Pursuant to 21 U.S.C. 811(b) and (c), this document contained an eight-
factor analysis of the abuse potential, legitimate medical use, and
dependence liability of lemborexant, along with HHS's recommendation to
control lemborexant and its salts under schedule IV of the CSA.
In response, DEA reviewed the scientific and medical evaluation and
scheduling recommendation provided by HHS, along with all other
relevant data, and completed its own eight-factor review pursuant to 21
U.S.C. 811(c). DEA concluded that lemborexant meets the 21 U.S.C.
812(b)(4) criteria for placement in schedule IV of the CSA.
Pursuant to subsection 811(j), and based on HHS's recommendation,
the NDA approval by HHS/FDA, and DEA's determination, DEA is issuing
this interim final rule to schedule lemborexant as a schedule IV
controlled substance under the CSA.
Included below is a brief summary of each factor as analyzed by HHS
and DEA, and as considered by DEA in its scheduling action.
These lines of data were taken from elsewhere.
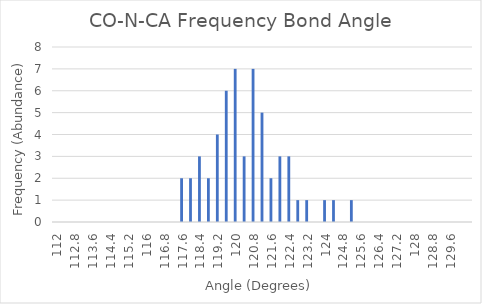
| Category | Series 0 |
|---|---|
| 112.0 | 0 |
| 112.4 | 0 |
| 112.80000000000001 | 0 |
| 113.20000000000002 | 0 |
| 113.60000000000002 | 0 |
| 114.00000000000003 | 0 |
| 114.40000000000003 | 0 |
| 114.80000000000004 | 0 |
| 115.20000000000005 | 0 |
| 115.60000000000005 | 0 |
| 116.00000000000006 | 0 |
| 116.40000000000006 | 0 |
| 116.80000000000007 | 0 |
| 117.20000000000007 | 0 |
| 117.60000000000008 | 2 |
| 118.00000000000009 | 2 |
| 118.40000000000009 | 3 |
| 118.8000000000001 | 2 |
| 119.2000000000001 | 4 |
| 119.60000000000011 | 6 |
| 120.00000000000011 | 7 |
| 120.40000000000012 | 3 |
| 120.80000000000013 | 7 |
| 121.20000000000013 | 5 |
| 121.60000000000014 | 2 |
| 122.00000000000014 | 3 |
| 122.40000000000015 | 3 |
| 122.80000000000015 | 1 |
| 123.20000000000016 | 1 |
| 123.60000000000016 | 0 |
| 124.00000000000017 | 1 |
| 124.40000000000018 | 1 |
| 124.80000000000018 | 0 |
| 125.20000000000019 | 1 |
| 125.6000000000002 | 0 |
| 126.0000000000002 | 0 |
| 126.4000000000002 | 0 |
| 126.80000000000021 | 0 |
| 127.20000000000022 | 0 |
| 127.60000000000022 | 0 |
| 128.00000000000023 | 0 |
| 128.40000000000023 | 0 |
| 128.80000000000024 | 0 |
| 129.20000000000024 | 0 |
| 129.60000000000025 | 0 |
| 130.00000000000026 | 0 |
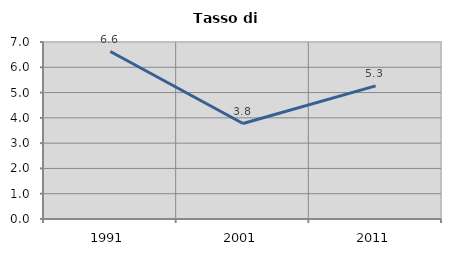
| Category | Tasso di disoccupazione   |
|---|---|
| 1991.0 | 6.624 |
| 2001.0 | 3.777 |
| 2011.0 | 5.263 |
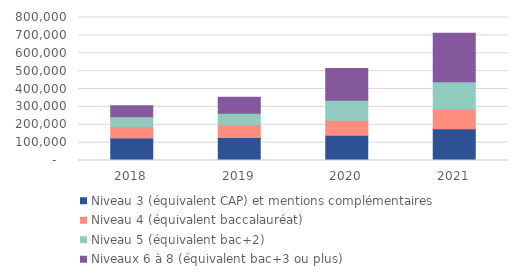
| Category | Niveau 3 (équivalent CAP) et mentions complémentaires | Niveau 4 (équivalent baccalauréat) | Niveau 5 (équivalent bac+2) | Niveaux 6 à 8 (équivalent bac+3 ou plus) |
|---|---|---|---|---|
| 2018.0 | 126380 | 62420 | 55309 | 61786 |
| 2019.0 | 129254 | 68888 | 66089 | 90137 |
| 2020.0 | 140982 | 84595 | 111062 | 178249 |
| 2021.0 | 177230 | 109283 | 154297 | 270863 |
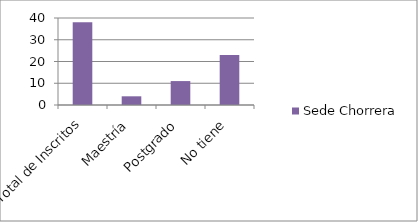
| Category | Sede Chorrera |
|---|---|
| Total de Inscritos | 38 |
| Maestría | 4 |
| Postgrado | 11 |
| No tiene | 23 |
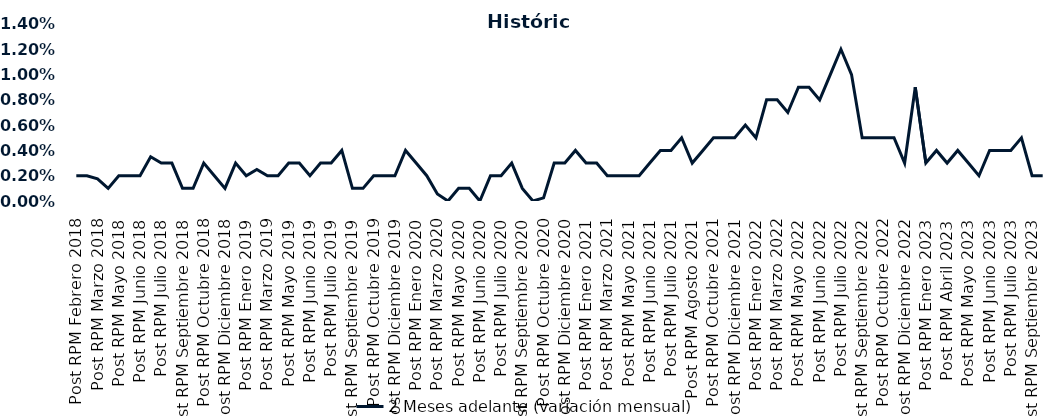
| Category | 2 Meses adelante (variación mensual) |
|---|---|
| Post RPM Febrero 2018 | 0.002 |
| Pre RPM Marzo 2018 | 0.002 |
| Post RPM Marzo 2018 | 0.002 |
| Pre RPM Mayo 2018 | 0.001 |
| Post RPM Mayo 2018 | 0.002 |
| Pre RPM Junio 2018 | 0.002 |
| Post RPM Junio 2018 | 0.002 |
| Pre RPM Julio 2018 | 0.004 |
| Post RPM Julio 2018 | 0.003 |
| Pre RPM Septiembre 2018 | 0.003 |
| Post RPM Septiembre 2018 | 0.001 |
| Pre RPM Octubre 2018 | 0.001 |
| Post RPM Octubre 2018 | 0.003 |
| Pre RPM Diciembre 2018 | 0.002 |
| Post RPM Diciembre 2018 | 0.001 |
| Pre RPM Enero 2019 | 0.003 |
| Post RPM Enero 2019 | 0.002 |
| Pre RPM Marzo 2019 | 0.002 |
| Post RPM Marzo 2019 | 0.002 |
| Pre RPM Mayo 2019 | 0.002 |
| Post RPM Mayo 2019 | 0.003 |
| Pre RPM Junio 2019 | 0.003 |
| Post RPM Junio 2019 | 0.002 |
| Pre RPM Julio 2019 | 0.003 |
| Post RPM Julio 2019 | 0.003 |
| Pre RPM Septiembre 2019 | 0.004 |
| Post RPM Septiembre 2019 | 0.001 |
| Pre RPM Octubre 2019 | 0.001 |
| Post RPM Octubre 2019 | 0.002 |
| Pre RPM Diciembre 2019 | 0.002 |
| Post RPM Diciembre 2019 | 0.002 |
| Pre RPM Enero 2020 | 0.004 |
| Post RPM Enero 2020 | 0.003 |
| Pre RPM Marzo 2020 | 0.002 |
| Post RPM Marzo 2020 | 0.001 |
| Pre RPM Mayo 2020 | 0 |
| Post RPM Mayo 2020 | 0.001 |
| Pre RPM Junio 2020 | 0.001 |
| Post RPM Junio 2020 | 0 |
| Pre RPM Julio 2020 | 0.002 |
| Post RPM Julio 2020 | 0.002 |
| Pre RPM Septiembre 2020 | 0.003 |
| Post RPM Septiembre 2020 | 0.001 |
| Pre RPM Octubre 2020 | 0 |
| Post RPM Octubre 2020 | 0 |
| Pre RPM Diciembre 2020 | 0.003 |
| Post RPM Diciembre 2020 | 0.003 |
| Pre RPM Enero 2021 | 0.004 |
| Post RPM Enero 2021 | 0.003 |
| Pre RPM Marzo 2021 | 0.003 |
| Post RPM Marzo 2021 | 0.002 |
| Pre RPM Mayo 2021 | 0.002 |
| Post RPM Mayo 2021 | 0.002 |
| Pre RPM Junio 2021 | 0.002 |
| Post RPM Junio 2021 | 0.003 |
| Pre RPM Julio 2021 | 0.004 |
| Post RPM Julio 2021 | 0.004 |
| Pre RPM Agosto 2021 | 0.005 |
| Post RPM Agosto 2021 | 0.003 |
| Pre RPM Octubre 2021 | 0.004 |
| Post RPM Octubre 2021 | 0.005 |
| Pre RPM Diciembre 2021 | 0.005 |
| Post RPM Diciembre 2021 | 0.005 |
| Pre RPM Enero 2022 | 0.006 |
| Post RPM Enero 2022 | 0.005 |
| Pre RPM Marzo 2022 | 0.008 |
| Post RPM Marzo 2022 | 0.008 |
| Pre RPM Mayo 2022 | 0.007 |
| Post RPM Mayo 2022 | 0.009 |
| Pre RPM Junio 2022 | 0.009 |
| Post RPM Junio 2022 | 0.008 |
| Pre RPM Julio 2022 | 0.01 |
| Post RPM Julio 2022 | 0.012 |
| Pre RPM Septiembre 2022 | 0.01 |
| Post RPM Septiembre 2022 | 0.005 |
| Pre RPM Octubre 2022 | 0.005 |
| Post RPM Octubre 2022 | 0.005 |
| Pre RPM Diciembre 2022 | 0.005 |
| Post RPM Diciembre 2022 | 0.003 |
| Pre RPM Enero 2023 | 0.009 |
| Post RPM Enero 2023 | 0.003 |
| Pre RPM Abril 2023 | 0.004 |
| Post RPM Abril 2023 | 0.003 |
| Pre RPM Mayo 2023 | 0.004 |
| Post RPM Mayo 2023 | 0.003 |
| Pre RPM Junio 2023 | 0.002 |
| Post RPM Junio 2023 | 0.004 |
| Pre RPM Julio 2023 | 0.004 |
| Post RPM Julio 2023 | 0.004 |
| Pre RPM Septiembre 2023 | 0.005 |
| Post RPM Septiembre 2023 | 0.002 |
| Pre RPM Octubre 2023 | 0.002 |

Please note
that both DEA and HHS analyses are available in their entirety under
``Supporting Documents'' in the public docket for this interim final
rule at http://www.regulations.gov, under Docket Number ``DEA-600.''
Full analysis of, and citations to, the information referenced in the
summary may also be found in the supporting and related material.
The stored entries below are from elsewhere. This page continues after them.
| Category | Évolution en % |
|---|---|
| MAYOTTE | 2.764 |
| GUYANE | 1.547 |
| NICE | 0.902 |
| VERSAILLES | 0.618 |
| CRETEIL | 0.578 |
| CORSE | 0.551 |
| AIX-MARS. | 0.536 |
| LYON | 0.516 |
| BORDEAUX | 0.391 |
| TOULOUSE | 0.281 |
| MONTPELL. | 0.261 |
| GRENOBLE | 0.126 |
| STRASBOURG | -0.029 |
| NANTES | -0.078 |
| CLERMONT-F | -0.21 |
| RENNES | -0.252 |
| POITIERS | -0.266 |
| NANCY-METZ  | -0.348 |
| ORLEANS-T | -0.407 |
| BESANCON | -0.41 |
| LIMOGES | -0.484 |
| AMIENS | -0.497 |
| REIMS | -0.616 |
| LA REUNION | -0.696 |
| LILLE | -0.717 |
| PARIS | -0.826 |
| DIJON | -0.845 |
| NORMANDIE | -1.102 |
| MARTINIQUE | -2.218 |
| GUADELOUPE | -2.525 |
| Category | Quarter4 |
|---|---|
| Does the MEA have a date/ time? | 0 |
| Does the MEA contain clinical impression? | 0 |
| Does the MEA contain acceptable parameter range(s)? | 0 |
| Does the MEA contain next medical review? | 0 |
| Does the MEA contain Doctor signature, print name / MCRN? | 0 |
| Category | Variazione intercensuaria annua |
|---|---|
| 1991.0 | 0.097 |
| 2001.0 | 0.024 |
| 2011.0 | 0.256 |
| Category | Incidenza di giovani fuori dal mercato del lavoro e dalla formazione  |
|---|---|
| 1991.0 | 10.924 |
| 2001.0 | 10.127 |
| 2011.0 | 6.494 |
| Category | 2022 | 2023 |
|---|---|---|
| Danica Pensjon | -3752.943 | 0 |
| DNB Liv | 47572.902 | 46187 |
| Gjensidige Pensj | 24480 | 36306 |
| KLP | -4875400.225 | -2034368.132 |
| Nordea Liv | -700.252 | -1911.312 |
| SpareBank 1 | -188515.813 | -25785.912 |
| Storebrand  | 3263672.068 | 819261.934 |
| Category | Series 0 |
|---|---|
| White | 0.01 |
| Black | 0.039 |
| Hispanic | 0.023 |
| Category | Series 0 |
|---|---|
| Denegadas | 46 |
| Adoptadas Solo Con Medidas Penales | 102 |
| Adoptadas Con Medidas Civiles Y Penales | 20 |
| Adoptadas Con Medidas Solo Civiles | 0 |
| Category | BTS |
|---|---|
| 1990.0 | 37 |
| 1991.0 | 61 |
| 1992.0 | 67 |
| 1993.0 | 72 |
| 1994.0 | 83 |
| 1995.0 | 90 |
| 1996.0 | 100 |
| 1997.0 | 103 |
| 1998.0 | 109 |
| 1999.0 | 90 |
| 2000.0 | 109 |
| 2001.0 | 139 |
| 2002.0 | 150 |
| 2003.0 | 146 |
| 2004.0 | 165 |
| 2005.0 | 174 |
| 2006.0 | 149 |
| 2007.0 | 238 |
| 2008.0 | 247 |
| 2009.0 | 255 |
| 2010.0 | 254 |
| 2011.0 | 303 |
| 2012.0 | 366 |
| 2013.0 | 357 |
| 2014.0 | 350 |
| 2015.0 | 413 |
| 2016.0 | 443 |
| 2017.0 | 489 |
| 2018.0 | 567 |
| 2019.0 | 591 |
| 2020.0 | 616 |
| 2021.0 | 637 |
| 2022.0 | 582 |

1. Its Actual or Relative Potential for Abuse
As noted by HHS, lemborexant is a new molecular entity that has not
been marketed in the United States or any other country. Thus, evidence
regarding its diversion, illicit manufacture, or deliberate ingestion
is currently lacking. DEA notes that there are no reports for
lemborexant in the National Forensic Laboratory Information System
(NFLIS),\3\ which collects drug identification results from drug cases
submitted to and analyzed by state and local forensic laboratories.
There were also no reports in STARLiMS,\4\ DEA's laboratory drug
evidence data system of record.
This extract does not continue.